Jaguar’s most beautiful cars were created during the long reign of Sir William Lyons, the company’s autocratic founder. The XK-120, which was manufactured from 1948 until 1954, epitomizes Jaguar’s unmistakable style and energy in the years following the Second World War, when Sir William put his company on the map. The XK-120’s feline contours are beautiful, and they foreshadow Jaguar’s legendary E-Type.
9. Tesla Model S P90D

The age of internal combustion is slowly but surely coming to an end. And this is the car that’s showing us the way to an electric-powered future. The Tesla Model S is a silent-running dream machine. Until I drove the Model S, I never believed that a battery-powered car could be anything but a glorified golf cart. The P90D is equipped with two motors (one in the nose, one in the tail). It has nearly as much power as a Formula One car, and it gets delivered with the biggest zap this side of an electric-chair execution. Yes, this is the Tesla that comes with Ludicrous Mode.
10. Intermeccanica Speedster

Vancouver-based Meccanica makes beautiful replicas of Porsche’s famous 356 “bathtub” Speedster.
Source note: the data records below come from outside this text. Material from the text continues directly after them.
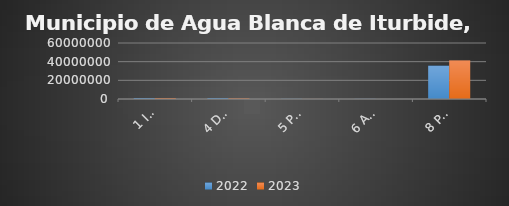
| Category | 2022 | 2023 |
|---|---|---|
| 1 IMPUESTOS | 1023287 | 921916 |
| 4 DERECHOS | 1008685.31 | 721884.91 |
| 5 PRODUCTOS | 205468.13 | 78044.7 |
| 6 APROVECHAMIENTOS | 161150 | 2600 |
| 8 PARTICIPACIONES  | 35743868.57 | 41391413.04 |

The original Speedster was a cool car (James Dean and Steve McQueen each had one), but it’s slow by modern standards. Intermeccanica has the cure – you can order your Speedster with running gear transplanted from a Porsche 911.
11. 1960s Land Rover

When I was a boy, my family moved to Africa. Some of my favourite memories from that era involve old-school Land Rovers. I rode to school in one every day, and when my scout troop went on an excursion across the savannah, our ride was a Land Rover with an open pickup bed. It didn’t offer much protection from lions, but for an eight-year-old kid, it was an unforgettable ride.
12. Porsche Mission E

Porsche’s new concept car is my kind of machine. It looks like a Porsche 911 shaped by an artist from an another planet, and it’s powered by an all-electric drivetrain. It may be even cooler than a Tesla, and that’s saying something.